5825834776_163ed4881c_bDo you learn your storytelling from movies as much as from prose? Many of us do. While certain principles can be learned well from both media, others can’t.
I’ve already discussed a few points in previous posts – scenes with a lot of characters, short, choppy scenes and point of view and dialogue. Today I’m going to look at description.

Description in prose aims to give the reader an experience. It fills in the specifics. Description in scripts or screenplays – and novels by writers who don’t read a lot of prose – is often labels or generics. Let me show you what I mean.

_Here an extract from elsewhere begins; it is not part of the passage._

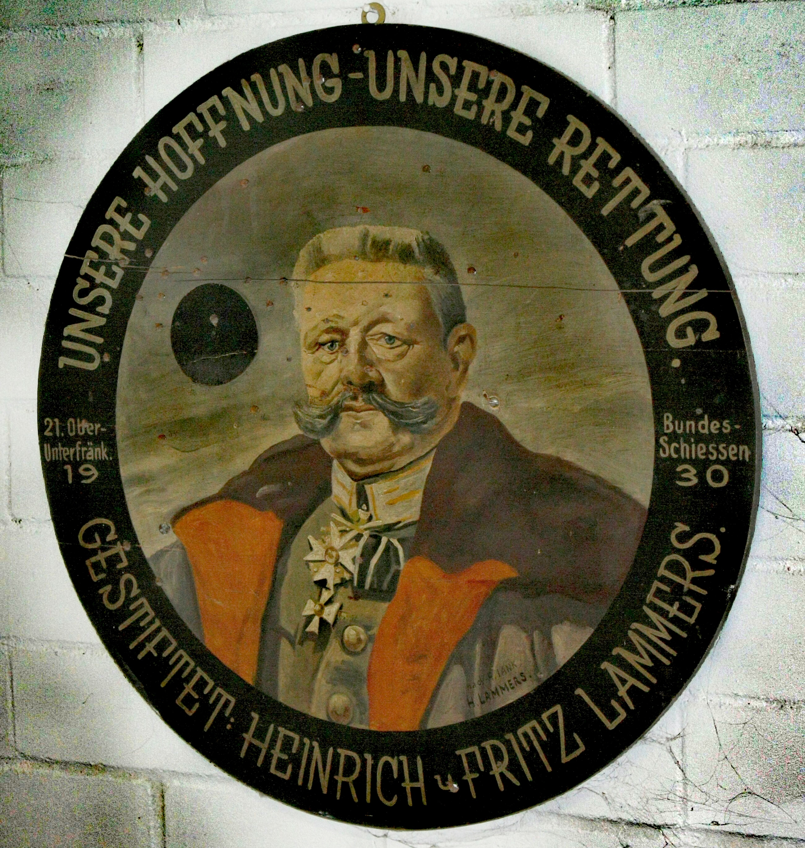 Schützenscheibe mit Reichspräsident v.Hindenburg 1930
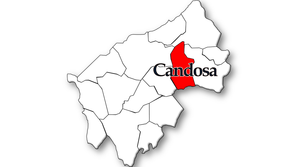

The writer who is more tuned to movies might describe ‘1970s furniture’, or ‘a battered car’. But a great description in prose will talk about the chair shaped like a giant egg, the Toyota with a mismatched door and an unlevel fender.

The movie-fan’s description of a person might be ‘a man in his 60s’, or ‘a well-preserved lady’.

But what does that look like? In prose, it’s the writer’s job to show us – and not just the physical basics of blue eyes, age or a dapper dress sense.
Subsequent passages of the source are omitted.